Collected data
#####

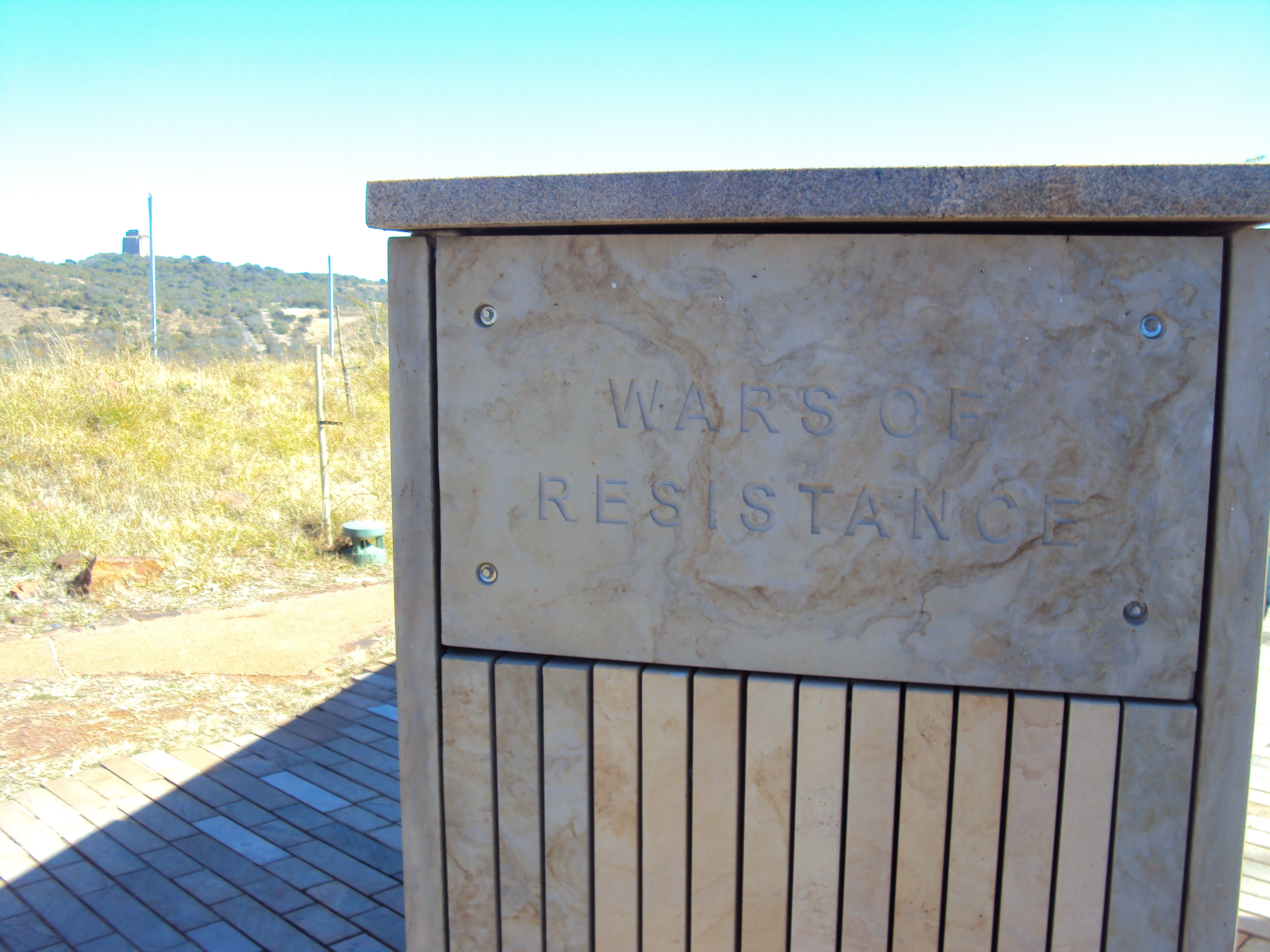 Memorial a las víctimas de las Guerras Sudafricanas. Freedom Park.
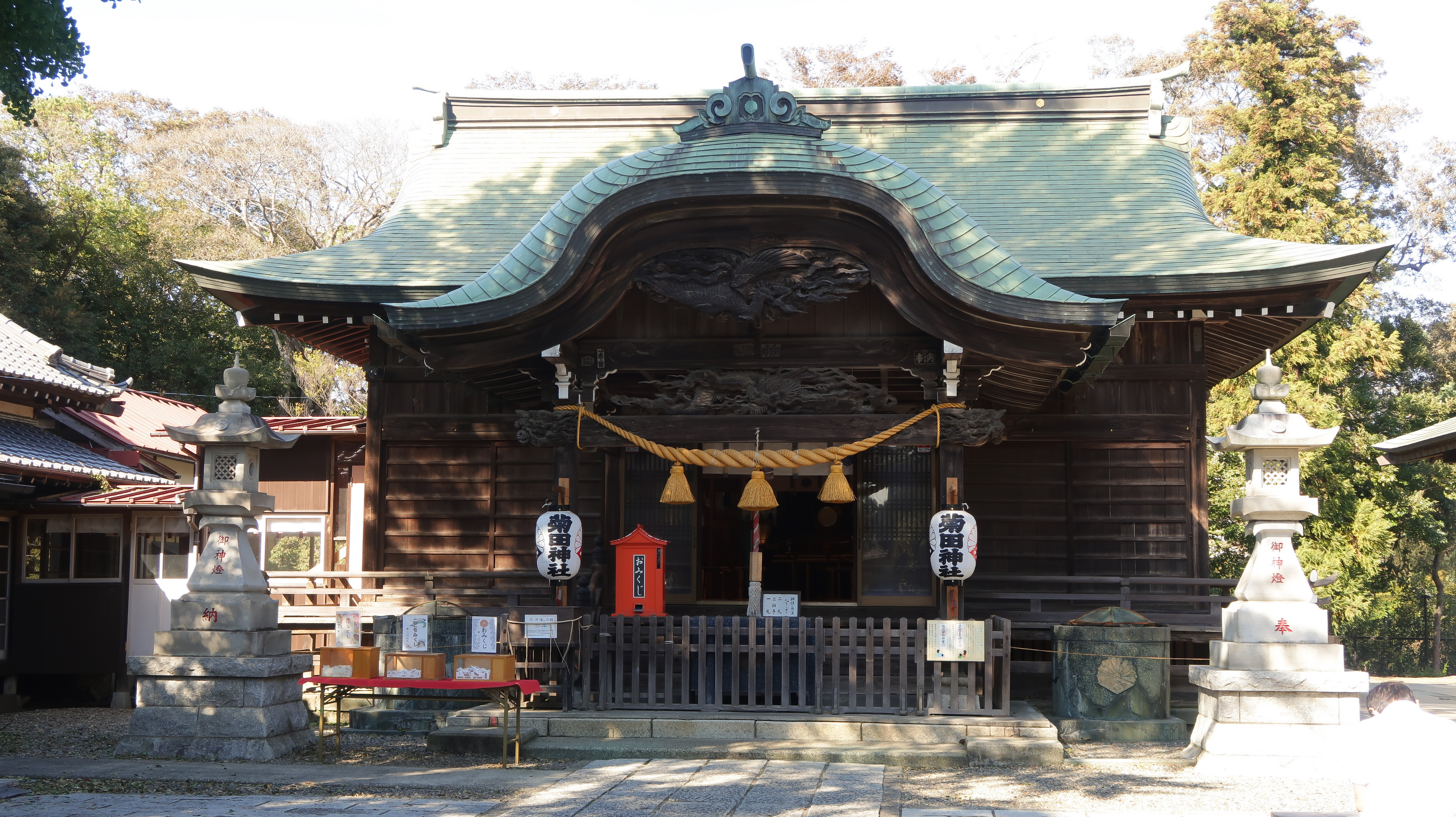 菊田神社（千葉県習志野市津田沼）
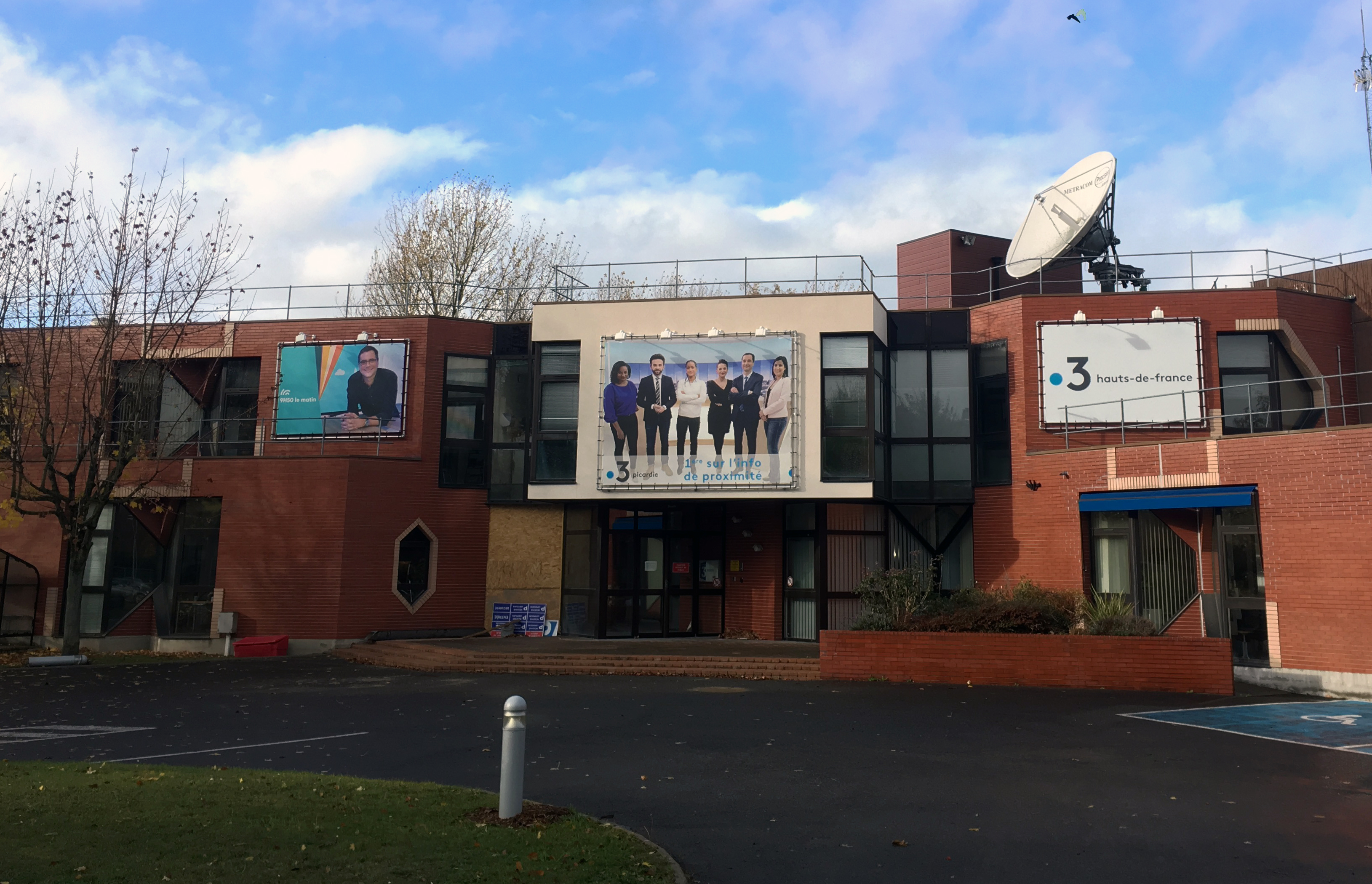 Le bâtiment de France 3 Hauts-de-France à Amiens (photo prise le 10 novembre 2018)
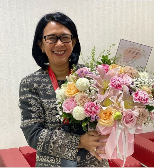 Prof. Sofia Wangsadinata adalah Rektor dan Dosen di Universitas Bakrie.
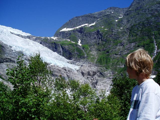 Bøyabreen sett i fra skogen utenfor Fjærland
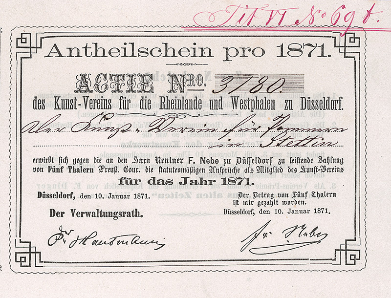 Anteilschein des Kunst-Verins für die Rheinlande und Westphalen vom 10. Januar 1871
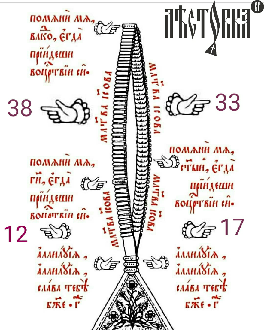 Схема лестовки с молитвами, которые вставляются внутрь
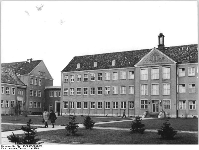 Greifswald, Universitätsgebäude Zentralbild Lehmann 3.6.1966 Moderne Institutsbauten entstanden in den letzten Jahren in der 500 Jahre alten Ernst-Moritz-Arndt-Universität Greifswald, die im März dieses Jahres den 20.Jahrestag der Wiedereröffnung nach dem 2. Weltkrieg begehen konnte. In diesem Neubaukomplex sind u.a. das Pharmazeutische, das Geologische, das Mineralogische, das Mikrobiologische, das Agrobiologische und das Geografische Institut untergebracht.
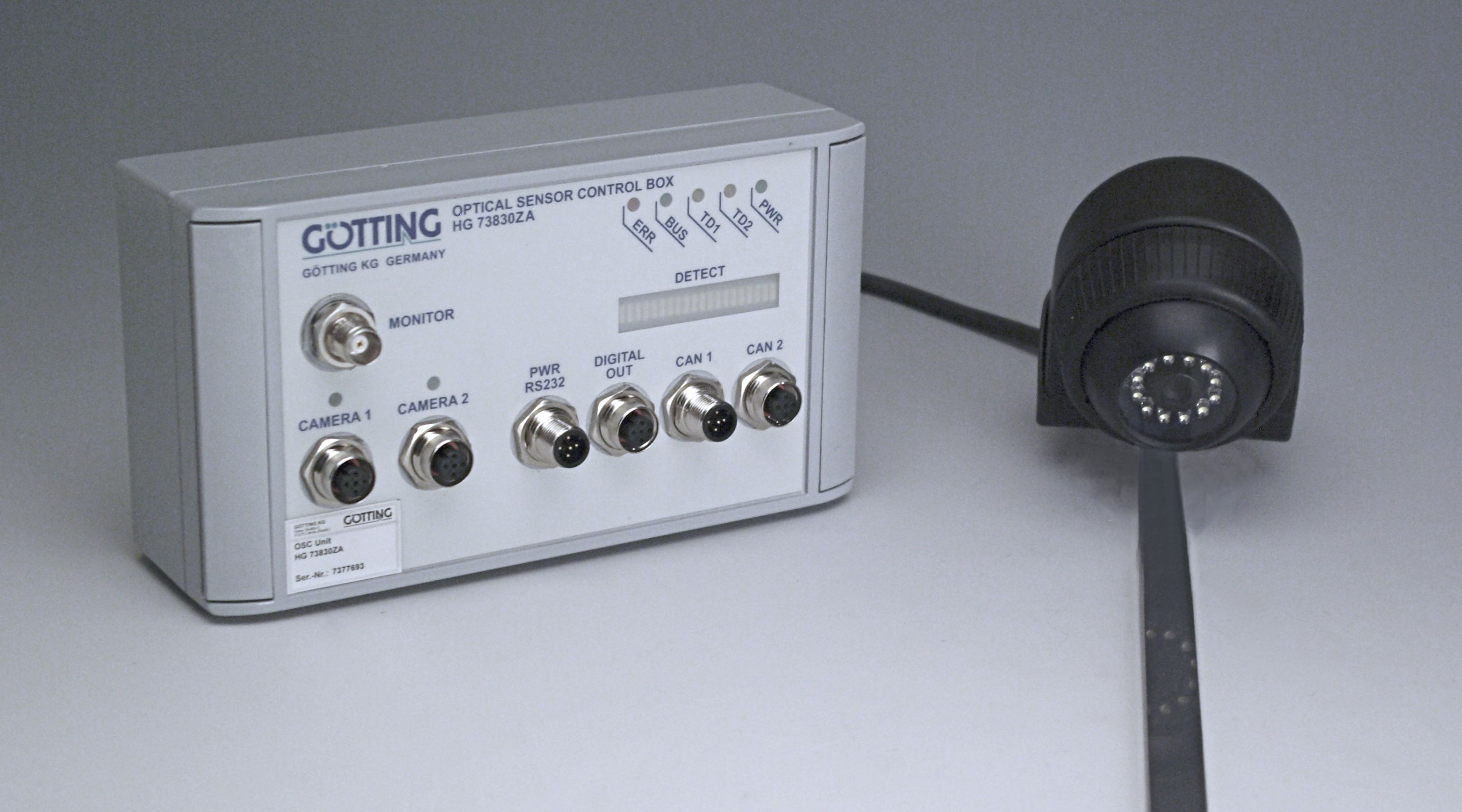 Komponenten für optische Spurführung mittels Farbkontrast: Auswerteeinheit zum Anschluss von bis zu zwei Kameras; Kamera + farbiger Streifen, der als Leitspur auf den Boden aufgebracht wird
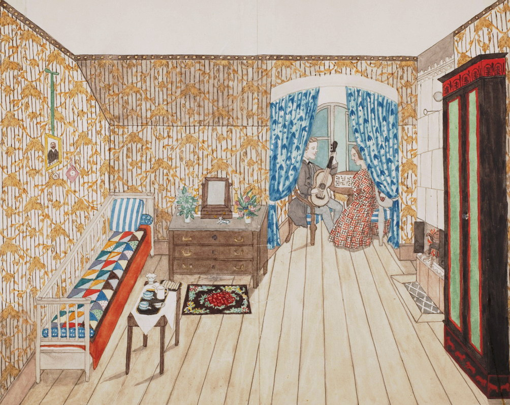 Åttonde bostaden: Mitt rum uti huset N:ro 25 vid Cathrina Högbergsgata, Qvarteret Pelarbacken större, 3 tr upp. Personer: Johan Edholm, Undertecknad
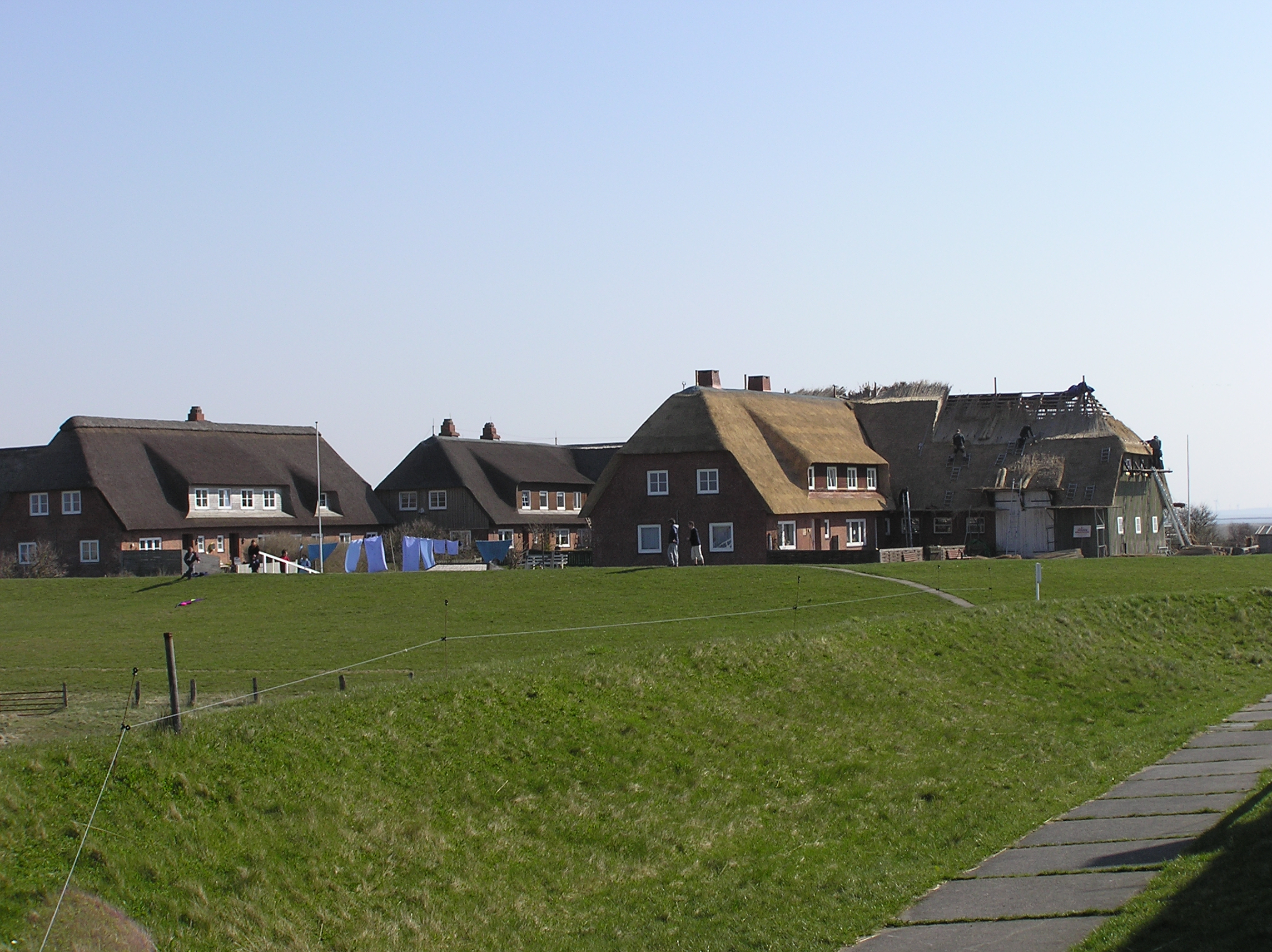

#####

- To do -
Could you reproduce exactly, and only, the lines from the start of the records through the line containing "Схема лестовки с", leaving out the pictures?

- Response to the exercise -
 Memorial a las víctimas de las Guerras Sudafricanas. Freedom Park.
 菊田神社（千葉県習志野市津田沼）
 Le bâtiment de France 3 Hauts-de-France à Amiens (photo prise le 10 novembre 2018)
 Prof. Sofia Wangsadinata adalah Rektor dan Dosen di Universitas Bakrie.
 Bøyabreen sett i fra skogen utenfor Fjærland
 Anteilschein des Kunst-Verins für die Rheinlande und Westphalen vom 10. Januar 1871
 Схема лестовки с молитвами, которые вставляются внутрь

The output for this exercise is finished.